Publication number: CN109839271A
Application number: CN201811633474.4A
Authority: CN
Inventors: 刘增力; 任贵粉
Original assignee: Kunming University of Science and Technology
Current assignee: Kunming University of Science and Technology
Priority date: 2018-12-29
Filing date: 2018-12-29
Publication date: 2019-06-04

Abstract

The present invention relates to rotating machineries and field of signal processing, it is related to a kind of bearing fault characteristics extracting method based on match tracing Corresponding Sparse Algorithm, the vibration signal of rolling bearing is acquired first, and determine attenuation range, damping ratio range and the time delay of the vibration signal, and according to the attenuation range, damping ratio range and time delay wavelet structure basic function to construct the excessively complete dictionary in rarefaction representation；Later, match tracing is carried out to the vibration signal using the excessively complete dictionary to reconstruct the sparse coefficient of the vibration signal, until meeting iteration stopping condition；Finally, it can be seen that at the rolling bearing fault shock response moment, impact moment and inaction interval to identify from the sparse coefficient.This method replaces the inner product operation of matching pursuit algorithm, and in the case where performance is constant, computational complexity is effectively reduced, improves arithmetic speed.

Description

Bearing fault feature extraction method based on matching pursuit sparse algorithm

Technical Field

The invention relates to the field of rotating machinery and signal processing, in particular to a bearing fault feature extraction method based on a matching pursuit sparse algorithm.

Background

As a key part of mechanical equipment, a rolling bearing is often easy to break down when operating under high temperature, high pressure and complex mechanical environment for a long time. Therefore, monitoring and diagnosing the operating state of the rolling bearing are important. Once the rolling bearing in operation breaks down, periodic impact components appear in the vibration signal of the rolling bearing, so that the vibration signal of the rolling bearing is modulated. However, in the initial stage of a fault, the impact component is often weak, and is interfered by surrounding noise, so that weak fault features are difficult to extract. Therefore, how to effectively extract the weak fault characteristics of the rolling bearing is the key of fault diagnosis of the rolling bearing, and the method has important significance for guaranteeing safe and reliable operation of the rolling bearing.

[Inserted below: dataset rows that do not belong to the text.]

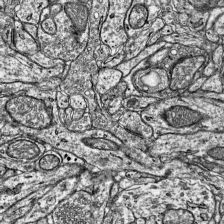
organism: Mouse
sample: Visual Cortex
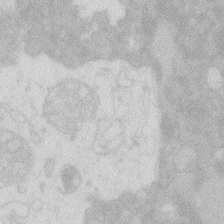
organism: Zebrafish
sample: Macrophage
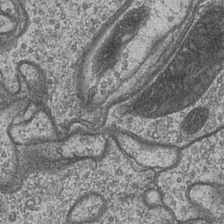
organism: Drosophila
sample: Optic medulla
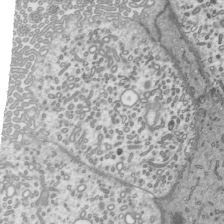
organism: Mouse
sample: Mouse epididymis efferent ductule cilia
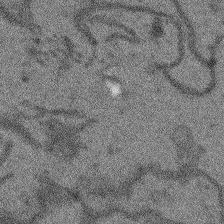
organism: Arabidopsis thaliana
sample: Root tip
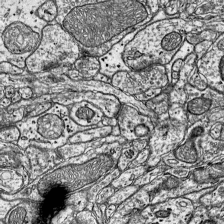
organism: Mouse
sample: Visual Cortex
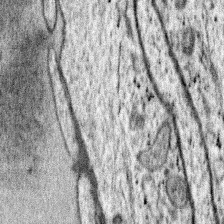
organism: Human
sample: HeLa cells
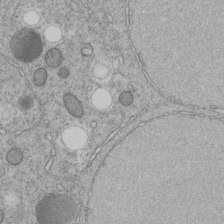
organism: C. elegans
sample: C. elegans embryo early stage
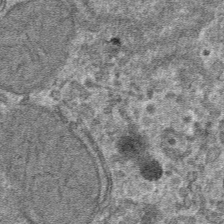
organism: Mouse
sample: Mouse hepatocytes
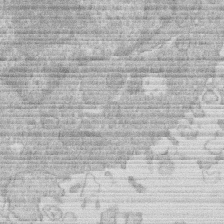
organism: Human
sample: Macrophage cells
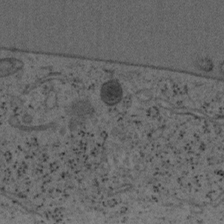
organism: Human
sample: HeLa cells
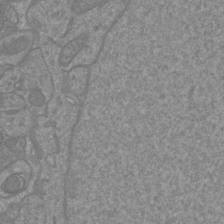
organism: Mouse
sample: Cortical neurons
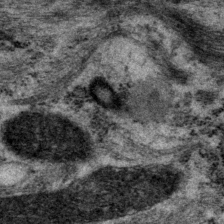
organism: P. pacificus
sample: Pharynx
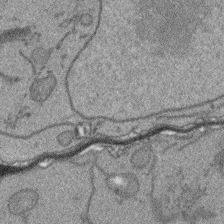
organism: Arabidopsis thaliana
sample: Root tip
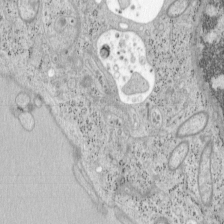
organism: Mouse
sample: OT-I killer T cells with ID8 ovarian cancer cells
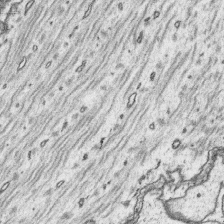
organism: Platynereis dumerilii
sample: Parapodia
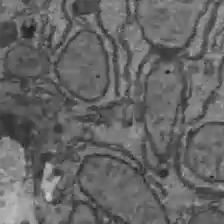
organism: C57BL Mouse
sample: Liver
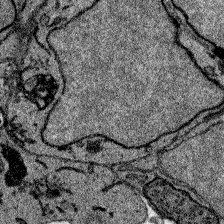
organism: Zebrafish
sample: Larval olfactory bulb
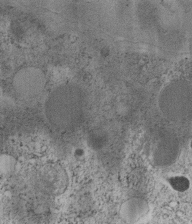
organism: C. elegans
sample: C. elegans embryo early stage
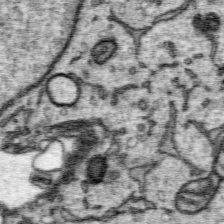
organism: Human
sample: HeLa cells
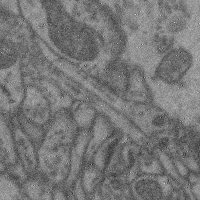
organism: Mouse
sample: Cerebral cortex
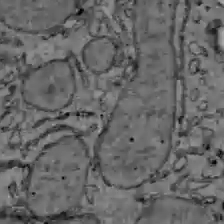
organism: C57BL Mouse
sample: Liver
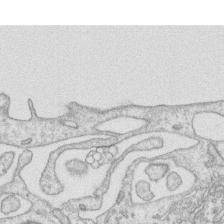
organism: Human
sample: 1205lu cells
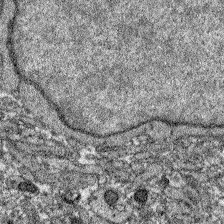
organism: Zebrafish
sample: Larval olfactory bulb
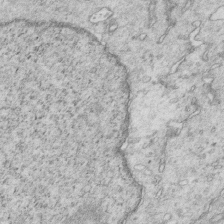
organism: Mouse
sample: Multiciliated cells
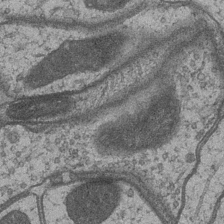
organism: Drosophila
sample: Optic medulla
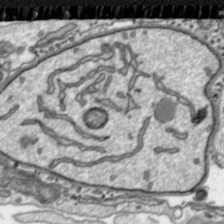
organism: Toxoplasma gondii
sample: Parasites in a vacuole inside a host cell
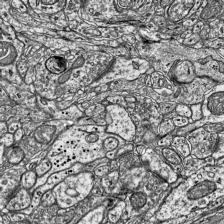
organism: Mouse
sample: Visual Cortex
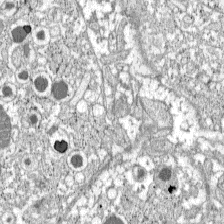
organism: C57BL Mouse
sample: Pancreatic islet
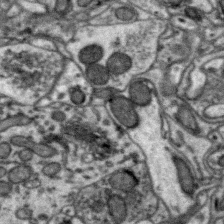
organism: Zebra finch
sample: Brain
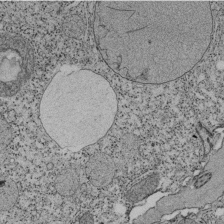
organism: Tetrahymena
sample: Cilia in tetrahymena
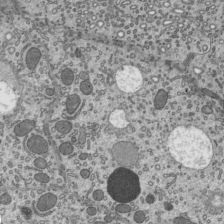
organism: Mouse
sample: Mouse epididymis efferent ductule cilia
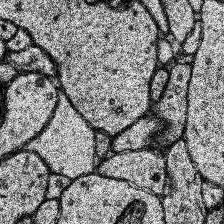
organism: Human
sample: Temporal Lobe
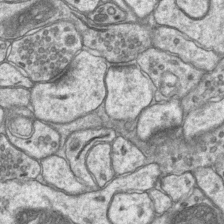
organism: Mouse
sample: CA1 Hippocampus
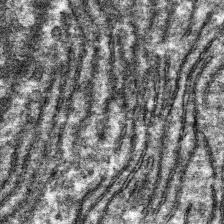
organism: Mouse
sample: Mouse hepatocytes
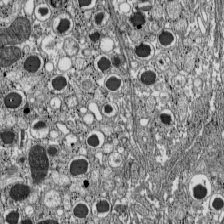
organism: C57BL Mouse
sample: Pancreatic islet
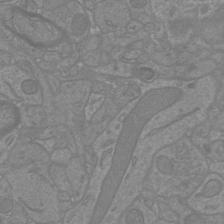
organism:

In order to realize more flexible, more concise and adaptive representation of signals, on the basis of wavelet analysis, Mallat and Zhang summarize the research results of predecessors, and in 1993, a matching pursuit algorithm (MP) based on a time-frequency atomic library is proposed, which is a strategy for solving sparse representation of signals by gradual approximation. When the matching tracking algorithm is used for each iteration, the atom which is most matched with the input signal result in the over-complete atom library is selected, so that the purpose of approaching the signal is achieved. However, the traditional matching tracking algorithm often has a large calculation amount in the application of signal processing, and for a bearing vibration signal with a composite fault, due to the fact that the existing background noise components are more, the data volume is large, and the fault characteristic signal is complex, the analysis and calculation are complex, the analysis and transportation speed is slow, and the analysis effect has a further improved space.

Disclosure of Invention

In order to solve the problems, the invention provides a bearing fault feature extraction method based on a matching pursuit sparse algorithm, which replaces the inner product operation of the matching pursuit algorithm, effectively reduces the operation complexity and improves the operation speed under the condition of unchanged performance.

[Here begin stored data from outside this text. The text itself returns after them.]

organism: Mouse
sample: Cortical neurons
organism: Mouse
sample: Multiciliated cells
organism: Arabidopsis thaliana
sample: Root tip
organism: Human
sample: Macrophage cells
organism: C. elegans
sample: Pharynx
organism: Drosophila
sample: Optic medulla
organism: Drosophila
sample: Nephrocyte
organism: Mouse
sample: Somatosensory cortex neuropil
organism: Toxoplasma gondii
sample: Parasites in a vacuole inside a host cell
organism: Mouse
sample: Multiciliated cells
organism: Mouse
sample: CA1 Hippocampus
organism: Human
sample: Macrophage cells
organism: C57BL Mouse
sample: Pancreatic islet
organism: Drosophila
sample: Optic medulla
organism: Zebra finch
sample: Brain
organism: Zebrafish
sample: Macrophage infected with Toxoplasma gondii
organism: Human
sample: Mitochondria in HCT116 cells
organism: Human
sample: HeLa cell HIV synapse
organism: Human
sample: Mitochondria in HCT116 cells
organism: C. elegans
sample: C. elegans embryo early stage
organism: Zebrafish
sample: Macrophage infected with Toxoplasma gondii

The invention adopts the following technical scheme to achieve the aim of the invention.

Firstly, acquiring a vibration signal of a rolling bearing, determining an attenuation range, a damping ratio range and time delay of the vibration signal, and constructing a wavelet basis function according to the attenuation range, the damping ratio range and the time delay so as to construct an over-complete dictionary in sparse representation; then, matching and tracking the vibration signal by using the over-complete dictionary to reconstruct a sparse coefficient of the vibration signal until an iteration stop condition is met; finally, the impact response time of the rolling bearing fault can be seen from the sparse coefficient, so that the impact time and the fault period can be identified.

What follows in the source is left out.